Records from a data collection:
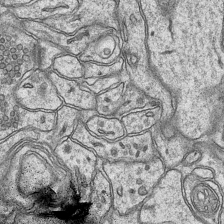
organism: Mouse
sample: CA1 Hippocampus
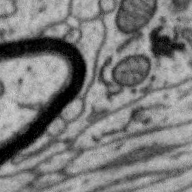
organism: Zebra finch
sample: Brain
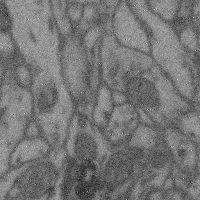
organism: Mouse
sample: Cerebral cortex
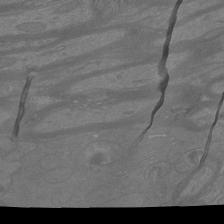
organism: Mouse
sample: Cortical neurons
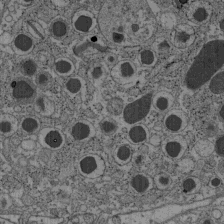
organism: C57BL Mouse
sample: Pancreatic islet
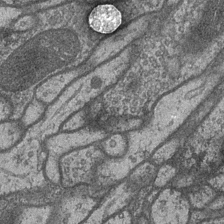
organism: Drosophila
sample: Optic medulla
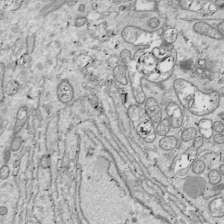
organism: Drosophila
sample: Cell division; meiosis; drosophila spermatocytes
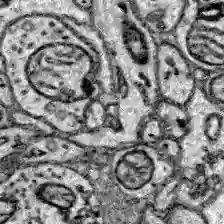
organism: Zebrafish
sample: Brain
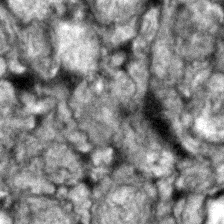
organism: Zebrafish
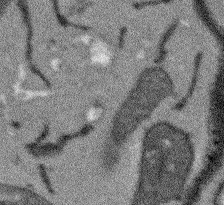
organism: Arabidopsis thaliana
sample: Root tip
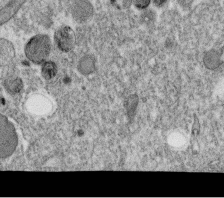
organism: C. elegans
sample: C. elegans oocyte; sperm cells
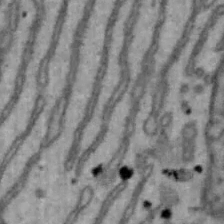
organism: Mouse
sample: Liver
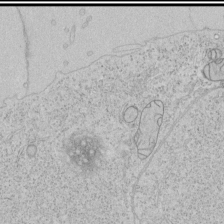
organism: Human
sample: Mitochondria in HCT116 cells
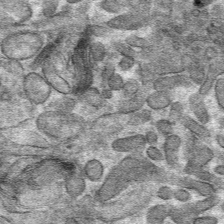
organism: Mouse
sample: Mouse hepatocytes
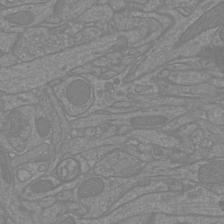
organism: Mouse
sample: Cortical neurons
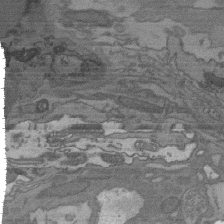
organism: C. elegans
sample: AFD neurons C. elegans
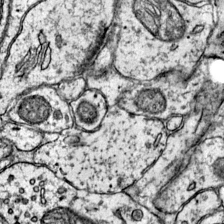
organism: Mouse
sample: Primary visual cortex
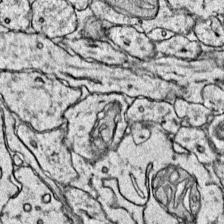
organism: Mouse
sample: Primary visual cortex
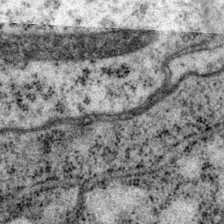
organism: P. pacificus
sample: Pharynx
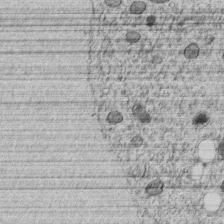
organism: C. elegans
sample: C. elegans embryo early stage
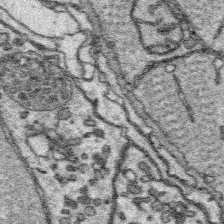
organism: Platynereis dumerilii
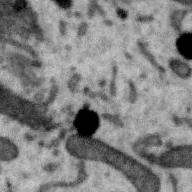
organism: Zebra finch
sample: Brain
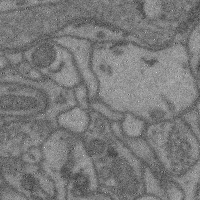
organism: Mouse
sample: Cerebral cortex
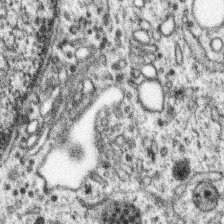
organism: Human
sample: HeLa cells
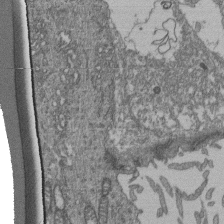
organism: Human
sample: Retinal organoid Rod and Cone cells
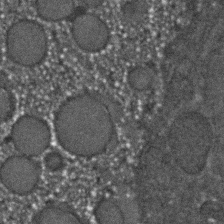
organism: C. elegans
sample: C. elegans embryo
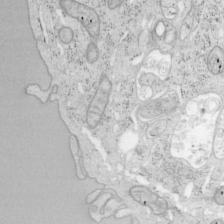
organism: Mouse
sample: OT-I killer T cells with ID8 ovarian cancer cells
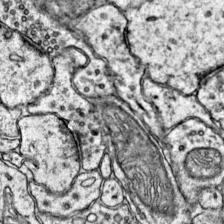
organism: Mouse
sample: Primary visual cortex
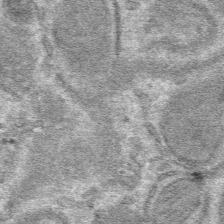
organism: Mouse
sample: Mouse hepatocytes
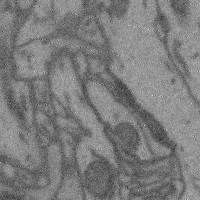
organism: Mouse
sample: Cerebral cortex
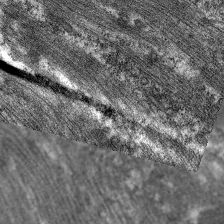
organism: C. elegans
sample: Pharynx
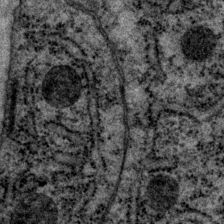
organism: P. pacificus
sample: Pharynx
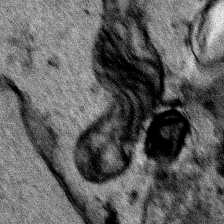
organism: Human
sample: Mitochondria in HCT116 cells
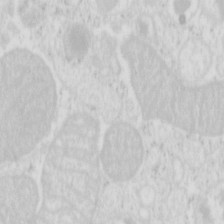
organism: Mouse
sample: Pancreas
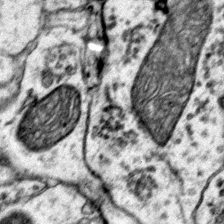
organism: Mouse
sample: Primary visual cortex
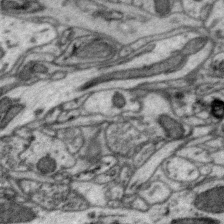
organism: Zebra finch
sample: Brain
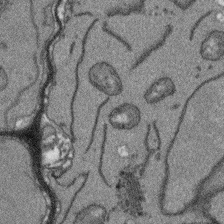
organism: Arabidopsis thaliana
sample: Root tip
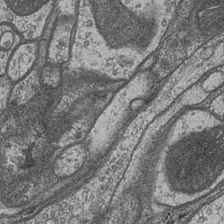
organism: Drosophila
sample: Optic medulla
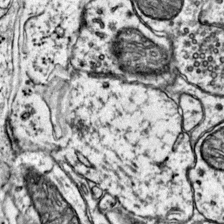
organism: Mouse
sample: Primary visual cortex
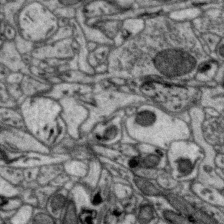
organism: Zebra finch
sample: Brain
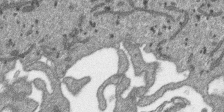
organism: Human
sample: Lung epithelial cells infected with SARS-CoV-2
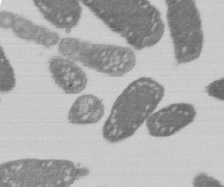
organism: E. coli
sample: Bacterial nucleoid
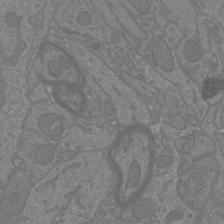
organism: Mouse
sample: Cortical neurons
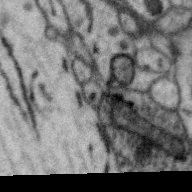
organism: Zebra finch
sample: Brain
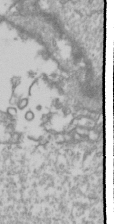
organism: Drosophila
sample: Cell division; meiosis; drosophila spermatocytes
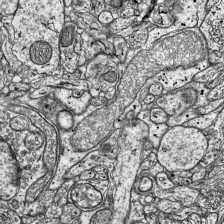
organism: Mouse
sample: Visual Cortex
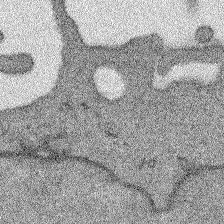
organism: Human
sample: HeLa cells
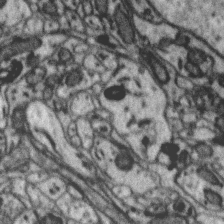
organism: Zebra finch
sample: Brain
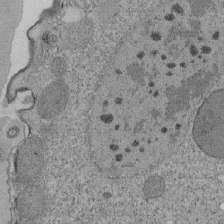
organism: Tetrahymena
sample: Cilia in tetrahymena
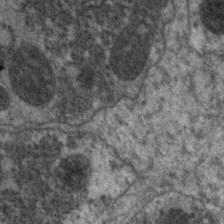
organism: C. elegans
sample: Pharynx
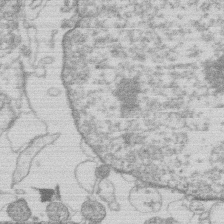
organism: Human
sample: Macrophage cells
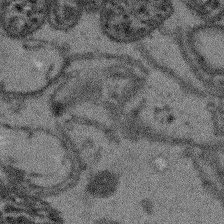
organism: Arabidopsis thaliana
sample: Root tip
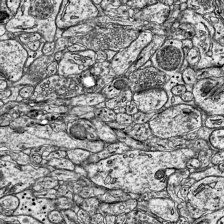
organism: Mouse
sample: Visual Cortex
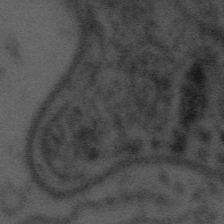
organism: Tuwongella immobilis
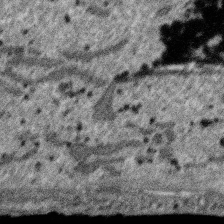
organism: Human
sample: Lung epithelial cells infected with SARS-CoV-2
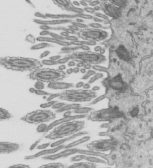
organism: Mouse
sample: Mouse epididymis efferent ductule cilia
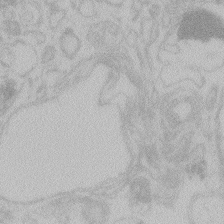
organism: Zebrafish
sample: Macrophage infected with Toxoplasma gondii
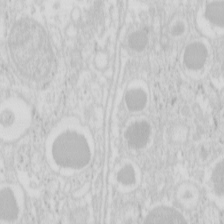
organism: Mouse
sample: Pancreas
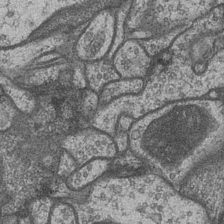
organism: Drosophila
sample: Optic medulla
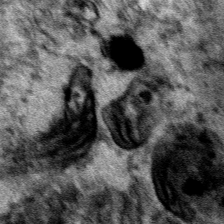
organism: Human
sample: Mitochondria in HCT116 cells
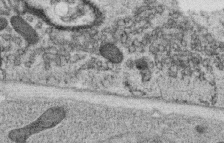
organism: C. elegans
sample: C. elegans oocyte; sperm cells
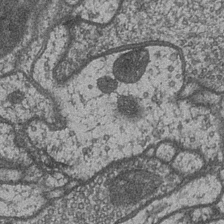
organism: Drosophila
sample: Optic medulla
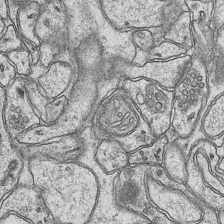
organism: Mouse
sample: CA1 Hippocampus
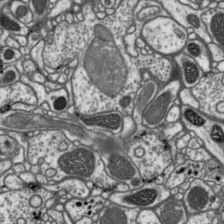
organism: Drosophila
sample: Protocerebral bridge
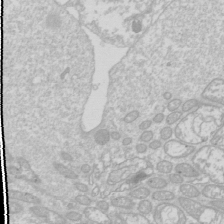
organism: Drosophila
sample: Cell division; meiosis; drosophila spermatocytes
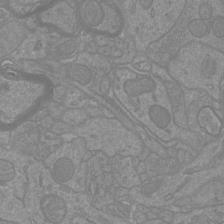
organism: Mouse
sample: Cortical neurons
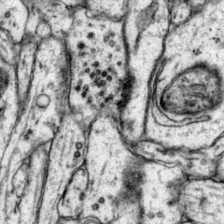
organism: Mouse
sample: Primary visual cortex
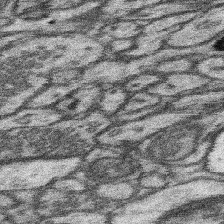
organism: Mouse
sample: Somatosensory cortex neuropil
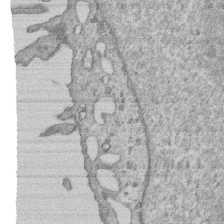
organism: Human
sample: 1205lu cells
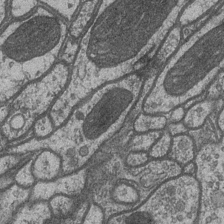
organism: Drosophila
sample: Optic medulla
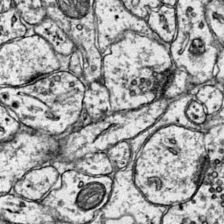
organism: Mouse
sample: Primary visual cortex
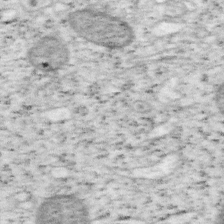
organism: Mouse
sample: OT-I killer T cells with ID8 ovarian cancer cells
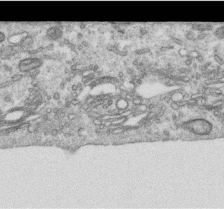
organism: Human
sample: Centriole in RPE cells
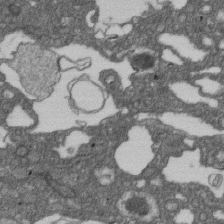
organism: Drosophila
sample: Nephrocyte
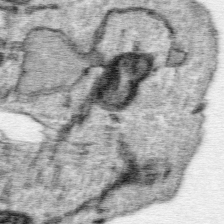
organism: Human
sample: HeLa cells
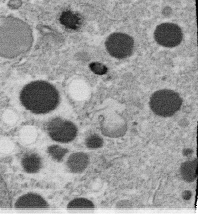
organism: C. elegans
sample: C. elegans oocyte; sperm cells
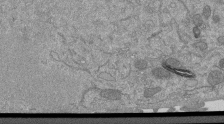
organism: Mouse
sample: ED-1 cell nuclei; centrioles
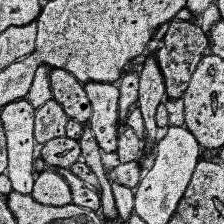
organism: Human
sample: Temporal Lobe
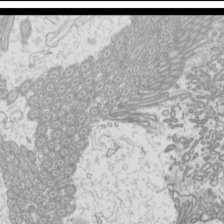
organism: Mouse
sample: Cilia; mouse epididymis
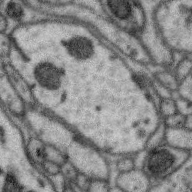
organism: Zebra finch
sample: Brain
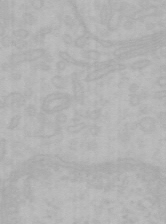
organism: Mouse
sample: Choroid plexus
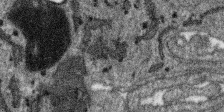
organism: Human
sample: Lung epithelial cells infected with SARS-CoV-2
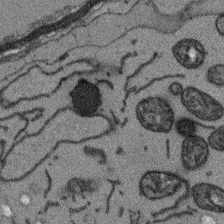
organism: Arabidopsis thaliana
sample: Root tip
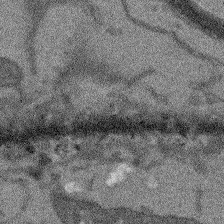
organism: Arabidopsis thaliana
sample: Root tip
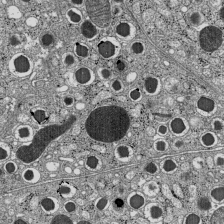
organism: C57BL Mouse
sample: Pancreatic islet
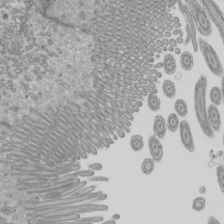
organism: Mouse
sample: Cilia; mouse epididymis
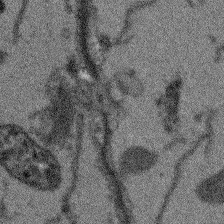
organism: Arabidopsis thaliana
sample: Root tip
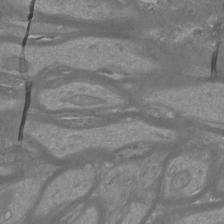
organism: Mouse
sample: Cortical neurons
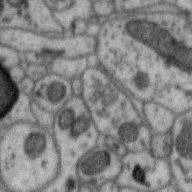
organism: Zebra finch
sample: Brain
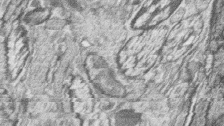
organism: Zebrafish
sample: synaptic ribbons in rod cells and cone cells
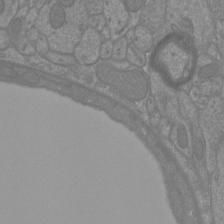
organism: Mouse
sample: Cortical neurons
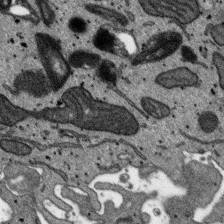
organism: Human
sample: Lung epithelial cells, uninfected (mock) control
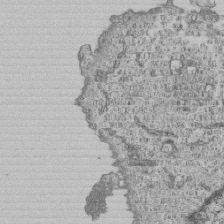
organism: Human
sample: MDA-MB-231 cells
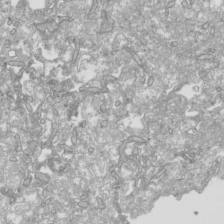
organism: Human
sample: Mitochondria in HCT116 cells
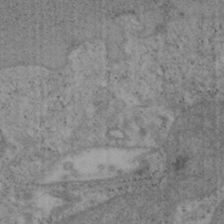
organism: Mouse
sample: OT-I killer T cells with ID8 ovarian cancer cells
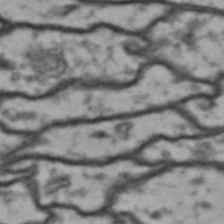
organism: Drosophila
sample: Brain
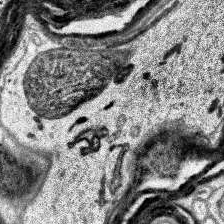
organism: Human
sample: Temporal Lobe
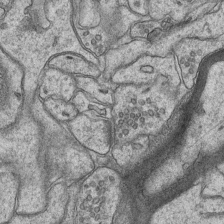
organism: Mouse
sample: CA1 Hippocampus
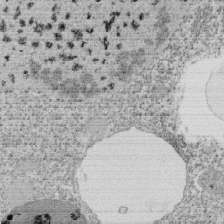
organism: Tetrahymena
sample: Cilia in tetrahymena
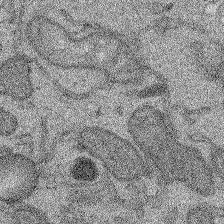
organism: Human
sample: HeLa cells
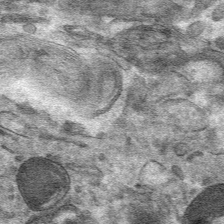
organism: Mouse
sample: Mouse hepatocytes
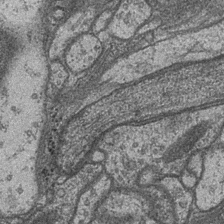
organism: Drosophila
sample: Optic medulla
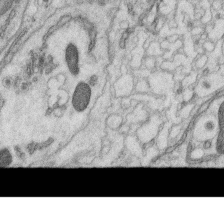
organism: C. elegans
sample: C. elegans oocyte; sperm cells
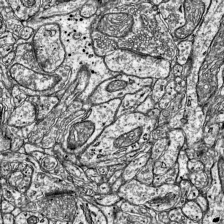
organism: Mouse
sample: Visual Cortex
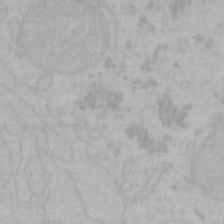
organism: Mouse
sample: Choroid plexus
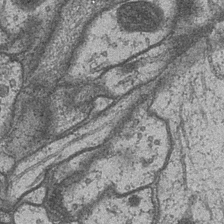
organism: Drosophila
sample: Optic medulla
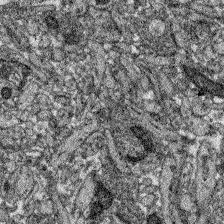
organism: Zebrafish
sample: Larval olfactory bulb
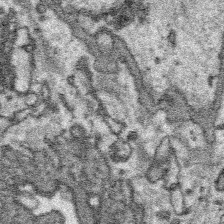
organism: Platynereis dumerilii
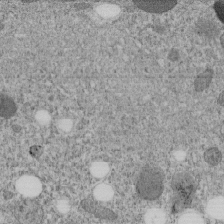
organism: C. elegans
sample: C. elegans embryo early stage
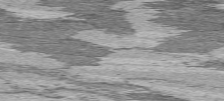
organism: C57BL Mouse
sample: Heart
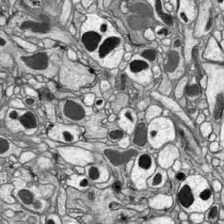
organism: Drosophila
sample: Optic lobe
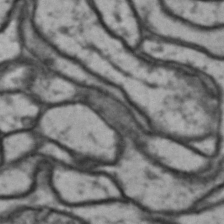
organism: Drosophila
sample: Brain
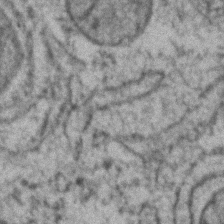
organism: Zebrafish
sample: Zebrafish embryo
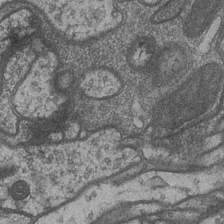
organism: Drosophila
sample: Optic medulla
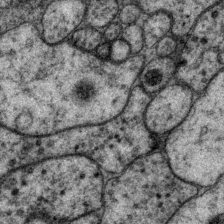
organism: P. pacificus
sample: Pharynx
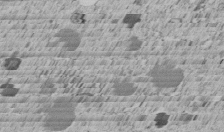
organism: C. elegans
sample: C. elegans embryo early stage
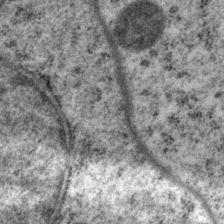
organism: P. pacificus
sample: Pharynx
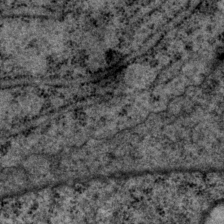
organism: P. pacificus
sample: Pharynx
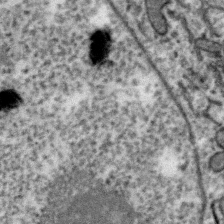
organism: Zebra finch
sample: Brain
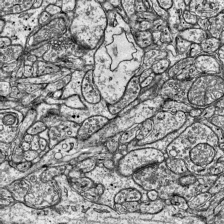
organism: Mouse
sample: Visual Cortex
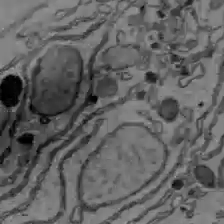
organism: C57BL Mouse
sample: Liver
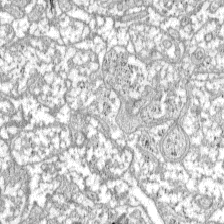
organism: C57BL Mouse
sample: Pancreatic islet
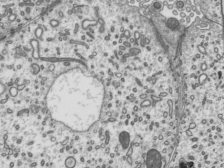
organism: Mouse
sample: Mouse epididymis efferent ductule cilia
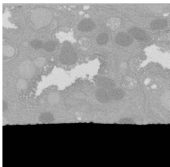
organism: C. elegans
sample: C. elegans oocyte; sperm cells
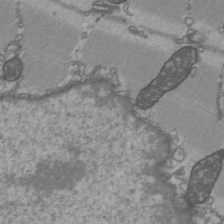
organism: C57BL Mouse
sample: Heart
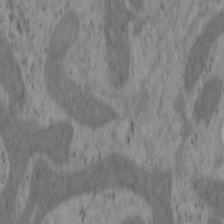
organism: Mouse
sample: OT-I killer T cells with ID8 ovarian cancer cells
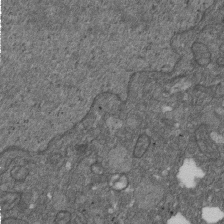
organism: Drosophila
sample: Nephrocyte
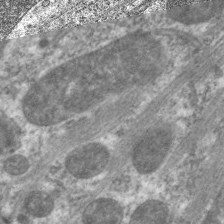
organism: C. elegans
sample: Pharynx
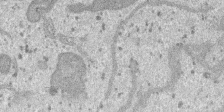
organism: Human
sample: Lung epithelial cells infected with SARS-CoV-2
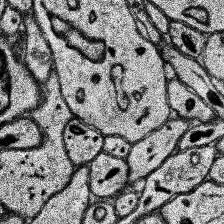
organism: Human
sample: Temporal Lobe
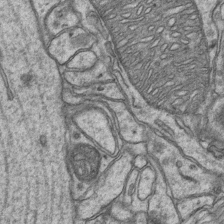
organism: Mouse
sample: CA1 Hippocampus
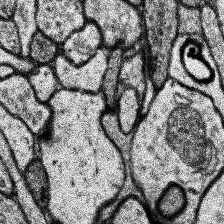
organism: Human
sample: Temporal Lobe
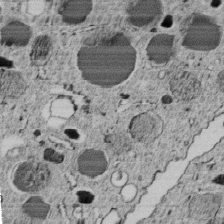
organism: C. elegans
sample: C. elegans embryo early stage
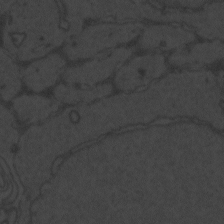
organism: Zebrafish
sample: Macrophage infected with Toxoplasma gondii
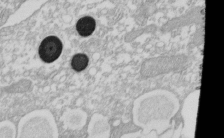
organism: Xenopus
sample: Cilia; centrioles in frog embryo cells
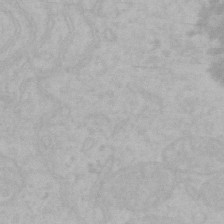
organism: Mouse
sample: Choroid plexus
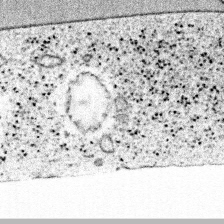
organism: Human
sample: HeLa cells
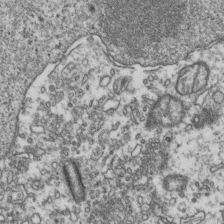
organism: Human
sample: Activated Jurkat CD4+ T cells
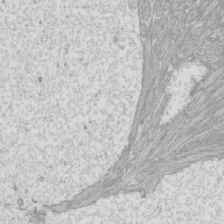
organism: Mouse
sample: Cilia; mouse epididymis
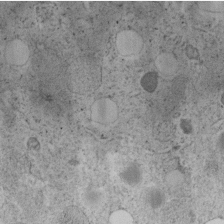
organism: C. elegans
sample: C. elegans embryo early stage
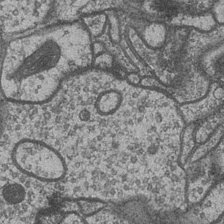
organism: Drosophila
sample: Optic medulla
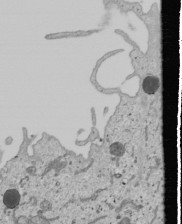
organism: Human
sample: Mitochondria in U2OS cells
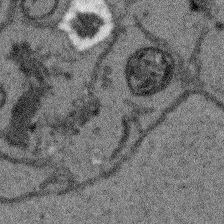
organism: Arabidopsis thaliana
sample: Root tip
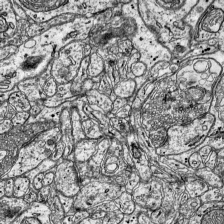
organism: Mouse
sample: Visual Cortex
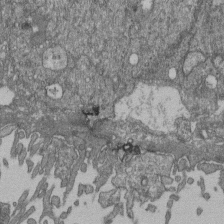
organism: Human
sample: Retinal organoid Rod and Cone cells
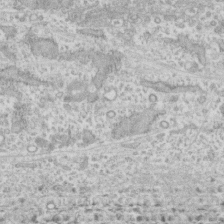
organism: Human
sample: CRL-1474
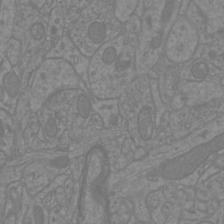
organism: Mouse
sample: Cortical neurons
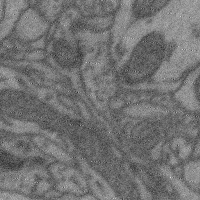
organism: Mouse
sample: Cerebral cortex
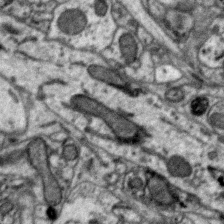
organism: Zebra finch
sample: Brain

### WORK REQUIRED
Please reproduce the lines exactly from the one containing "sample: Mitochondria in U2OS cells" through the last line of the data above, and keep the pictures out.

### TASK RESPONSE
sample: Mitochondria in U2OS cells
organism: Arabidopsis thaliana
sample: Root tip
organism: Mouse
sample: Visual Cortex
organism: Human
sample: Retinal organoid Rod and Cone cells
organism: Human
sample: CRL-1474
organism: Mouse
sample: Cortical neurons
organism: Mouse
sample: Cerebral cortex
organism: Zebra finch
sample: Brain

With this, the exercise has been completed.